To study the localization and expression of the ColIb-P9 plasmid genes responsible for colicin Ib synthesis and immunity to it, we isolated a series of Tn5 insertion mutants of recombinant plasmid pIV41 containing the colicin Ib gene in EcoRI fragment of ColIb-P9 (2.7 kb) and the deletion plasmid carrying only a part of the colicin gene. The direction of colicin Ib gene transcription was determined by the analysis of the polypeptides synthesized in minicells carrying the mutant plasmids. The pIV41 plasmid containing cells have been shown to be resistant to both colicin Ib and Ia activities. This type of resistance is usually associated with chromosomal mutations resulting in loss of cell receptors for colicin Ib adsorption. Apparently, the EcoRI fragment of ColIb-P9 studied contains no gene responsible for immunity to colicin. It has been shown that this gene is a portion of SalI fragment (22 kb) of the ColIb-P9, the fragment also carrying the gene which mediates synthesis of colicin Ib.

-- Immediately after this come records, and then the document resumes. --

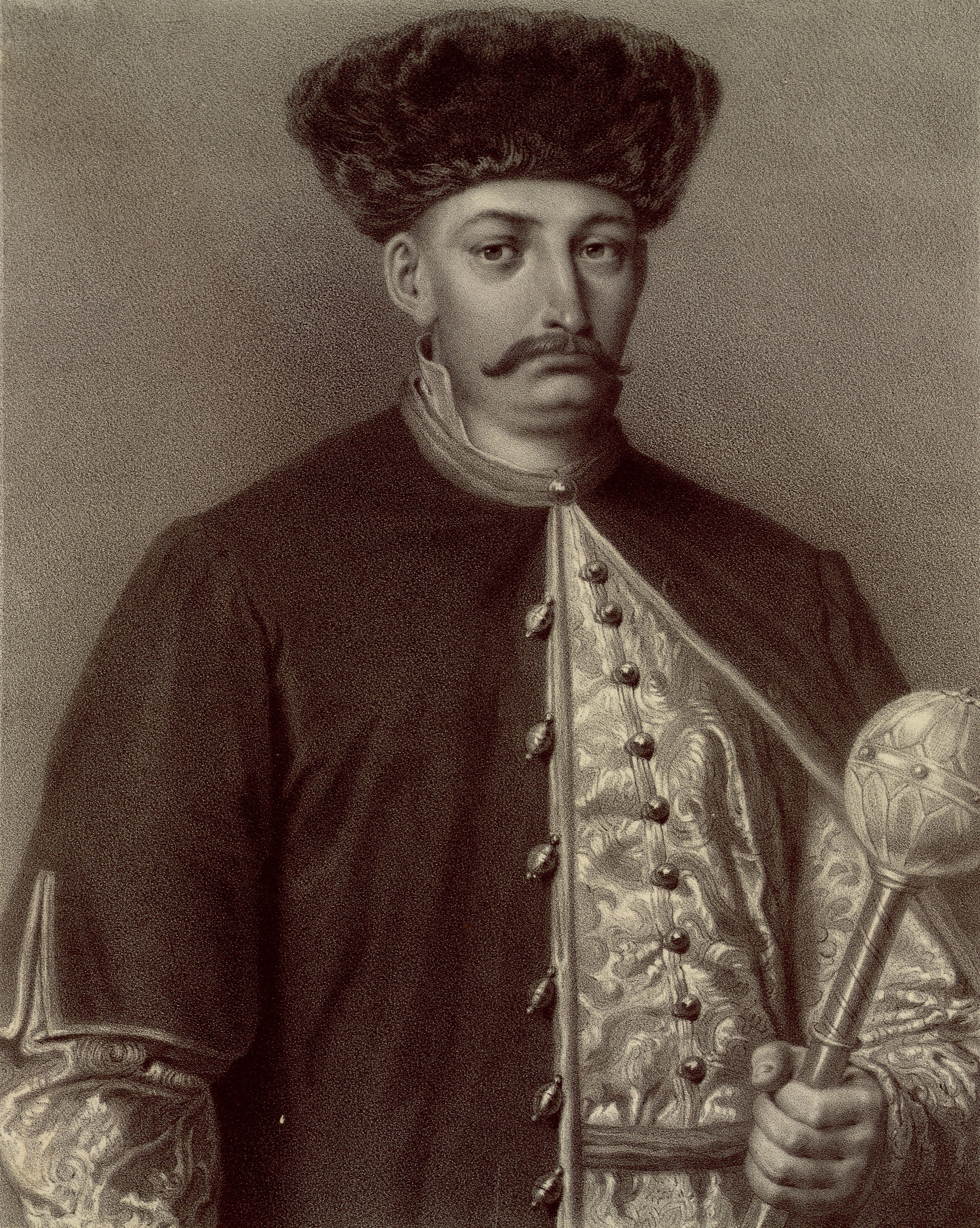 Беларуская (тарашкевіца): Партрэт Андрэя Сапегі (Andrej Sapieha) гербу «Ліс» (каля 1560 — 1621), дзяржаўнага і вайсковага дзеяча Вялікага Княства Літоўскага, падчашага вялікага, кашталяна менскага, ваяводы полацкага і смаленскага.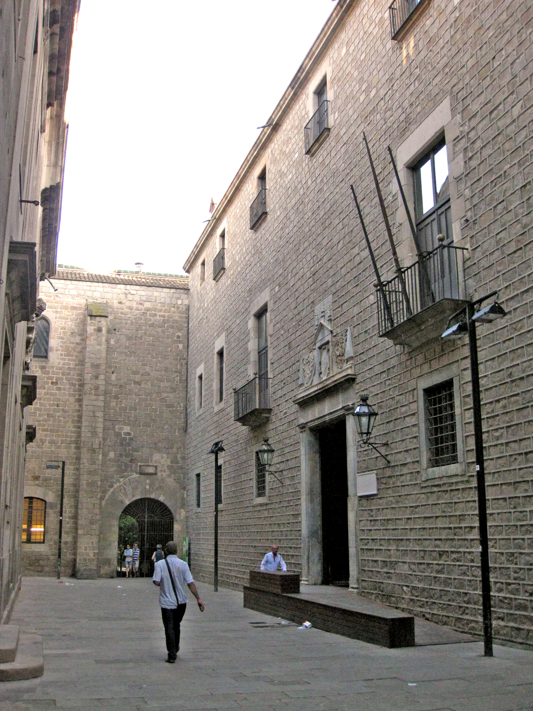 Façana interior de la Casa de Convalescència (Pere Pau Ferrer i Pere Vidal, 1629-1680), dins el conjunt de l’antic Hospital de la Santa Creu. Avui allotja l’Institut d’Estudis Catalans.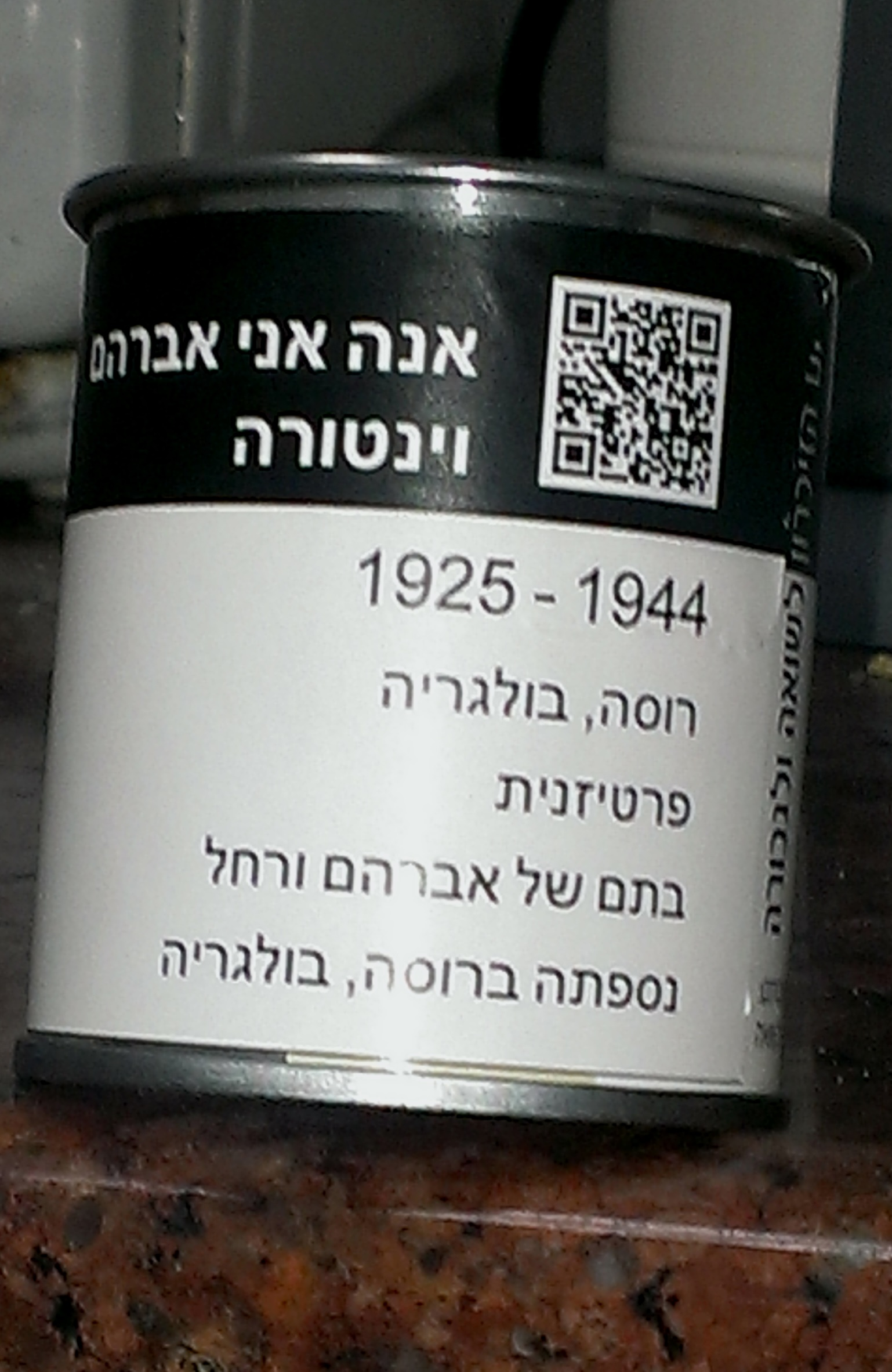 נר נשמה שחולק בבתי הספר התיכוניים במסגרת אירועי יום השואה והגבורה 2014 ומנציח את אנה ונטורה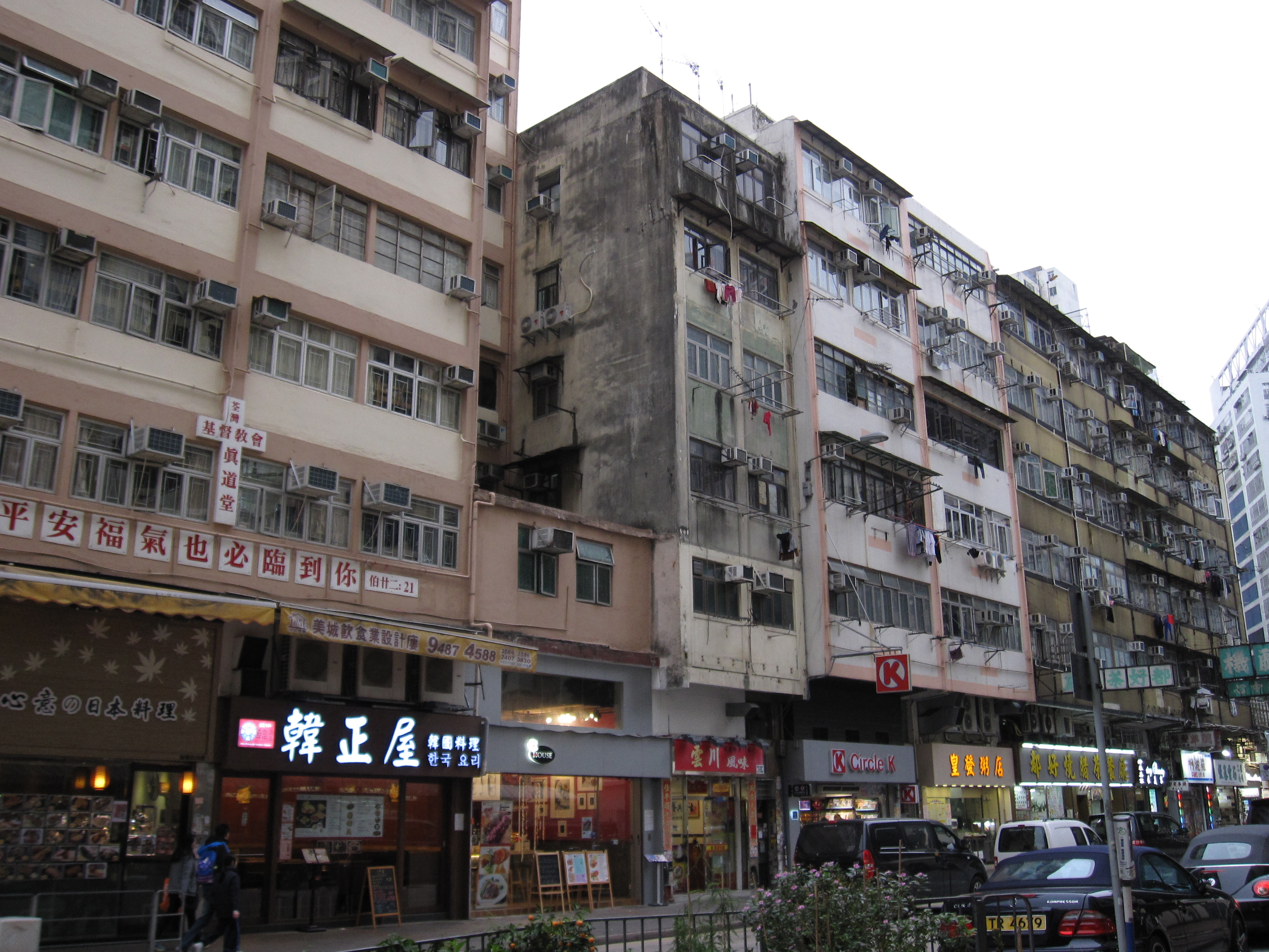 中文（香港）: 德仁樓第十二期。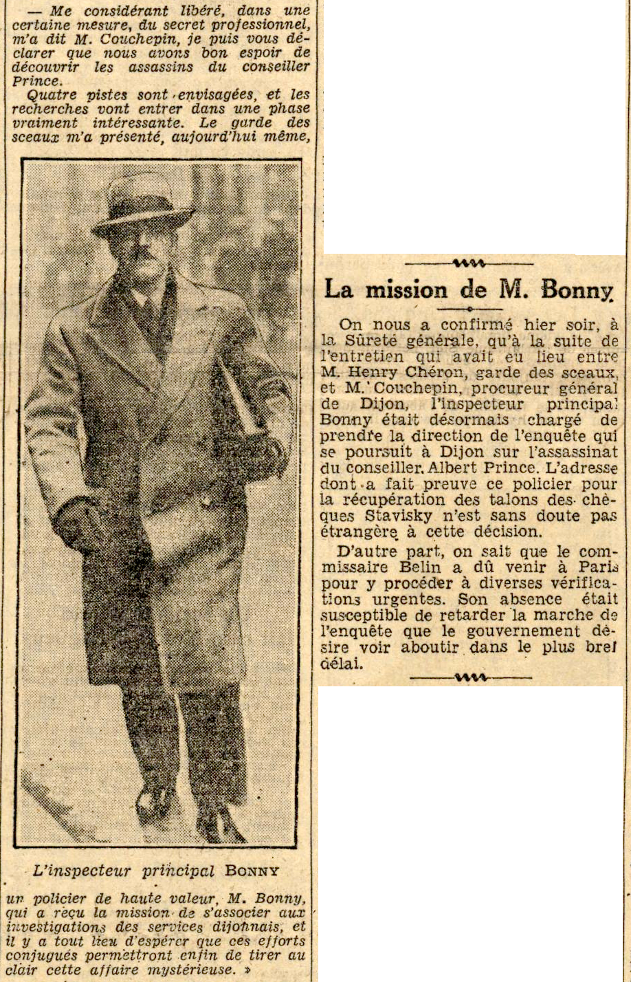 L'inspecteur Bonny mis en scène par la presse lors de l'affaire Prince : l'exemple du quotidien le Journal du 5 mars 1934, lorsque l'enquête lui est confiée par le ministre de la justice, Henry Chéron.

为了研究负责大肠杆菌素Ib合成及其免疫性的ColIb - P9质粒基因的定位和表达,我们分离了一系列重组质粒pIV41的Tn5插入突变体,该重组质粒在ColIb - P9的EcoRI片段(2.7 kb)中含有大肠杆菌素Ib基因,以及仅携带部分大肠杆菌素基因的缺失质粒。通过分析携带突变体质粒的小细胞中合成的多肽,确定了大肠杆菌素Ib基因的转录方向。已证明含有pIV41质粒的细胞对大肠杆菌素Ib和Ia活性均具有抗性。这种抗性类型通常与染色体突变有关,导致细胞失去大肠杆菌素Ib吸附的受体。显然,所研究的ColIb - P9的EcoRI片段不包含负责对大肠杆菌素免疫的基因。已证明该基因是ColIb - P9的SalI片段(22 kb)的一部分,该片段还携带介导大肠杆菌素Ib合成的基因。